For verification purpose, I normally go with -p 10 -n 10000, which has a
much higher chance to hit, but definitely too noisy for debug.

I just tried a run with "$fsstress -p 10 -n 10000 -w -d $mnt" as the
workload, it failed at 21/1024.

>
> 1) What kernel are you running?

David's misc-next branch, aka, lastest upstream tags plus some btrfs
patches for the next merge window.

Although I have some internal reports showing this problem quite some
time ago.

> 2) What's the .config you are using?

Pretty common config, no heavy debug options (KASAN etc).

>
>> At least here, with a VM with 6 cores (host has 8C/16T), fast enough
>> storage (PCIE4.0 NVME, with unsafe cache mode), it has the chance around
>> 1/100 to hit the error.
>
> What does "unsafe cche mode" mean?

Libvirt cache option "unsafe"

Which is mostly ignoring flush/fua commands and fully rely on host fs
(in my case it's file backed) cache.

> Is that write back caching enabled?
> Write back caching with volatile write cache? For your device, can you
> do:
>
> $ grep . /sys/block/$dev/queue/*
>
>> Checking the fsstress verbose log against the failed file, it turns out
>> to be an io_uring write.
>
> Any more details on what the write looks like?

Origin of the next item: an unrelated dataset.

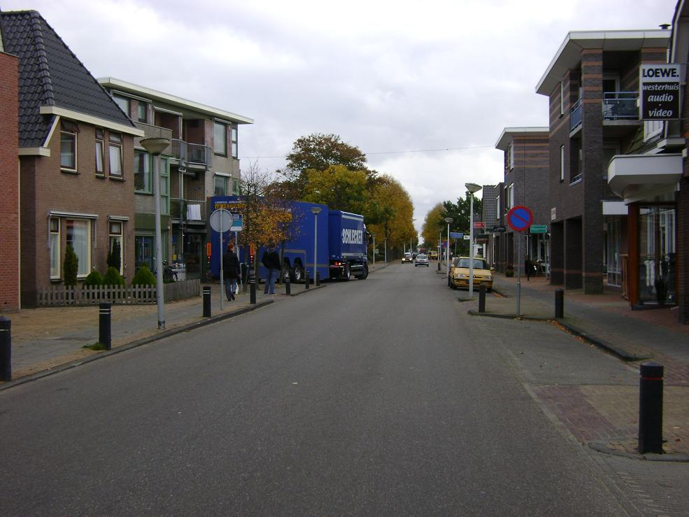 De Weibuorren, hoofdstraat van Ureterp, voordat deze een aantal jaren later verbouwd werd.

For the involved file, it shows the following operations for the minimal
reproducible seed/-p/-n combination:

```
0/24: link d0/f2 d0/f3 0
0/29: fallocate(INSERT_RANGE) d0/f3 [276 2 0 0 176 481971]t 884736 585728 95
0/30: uring_write d0/f3[276 2 0 0 176 481971] [1400622, 56456(res=56456)] 0
0/31: writev d0/f3[276 2 0 0 296 1457078] [709121,8,964] 0
0/34: dwrite - xfsctl(XFS_IOC_DIOINFO) d0/f3[276 2 308134 1763236 320
1457078] return 25, fallback to stat()
0/34: dwrite d0/f3[276 2 308134 1763236 320 1457078] [589824,16384] 0
0/38: dwrite - xfsctl(XFS_IOC_DIOINFO) d0/f3[276 2 308134 1763236 496
1457078] return 25, fallback to stat()
0/38: dwrite d0/f3[276 2 308134 1763236 496 1457078] [2084864,36864] 0
0/40: fallocate(ZERO_RANGE) d0/f3 [276 2 308134 1763236 688 2809139]t
3512660 81075 0
0/43: splice d0/f5[289 1 0 0 1872 2678784] [552619,59420] -> d0/f3[276 2
308134 1763236 856 3593735] [5603798,59420] 0
0/48: fallocate(KEEP_SIZE|PUNCH_HOLE) d0/f3 [276 1 308134 1763236 976
5663218]t 1361821 480392 0
0/49: clonerange d0/f3[276 1 308134 1763236 856 5663218] [2461696,53248]
-> d0/f5[289 1 0 0 1872 2678784] [942080,53248]
```

>
>> And with uring_write disabled in fsstress, I have no longer reproduced
>> the csum mismatch, even with much larger -n and -p parameters.
>
> Is it more likely to reproduce with larger -n/-p in general?

Yes, but I use that specific combination as the minimal reproducer for
debug purposes.

>
>> However I didn't see any io_uring related callback inside btrfs code,
>> any advice on the io_uring part would be appreciated.
>
> io_uring doesn't do anything special here, it uses the normal page cache
> read/write parts for buffered IO. But you may get extra parallellism
> with io_uring here. For example, with the buffered write that this most
> likely is, libaio would be exactly the same as a pwrite(2) on the file.
> If this would've blocked, io_uring would offload this to a helper
> thread. Depending on the workload, you could have multiple of those in
> progress at the same time.

My biggest concern is, would io_uring modify the page when it's still
under writeback?
In that case, it's going to cause csum mismatch as btrfs relies on the
page under writeback to be unchanged.

Thanks,
Qu

>

next prev parent reply	other threads:[~2023-08-16 21:47 UTC|newest]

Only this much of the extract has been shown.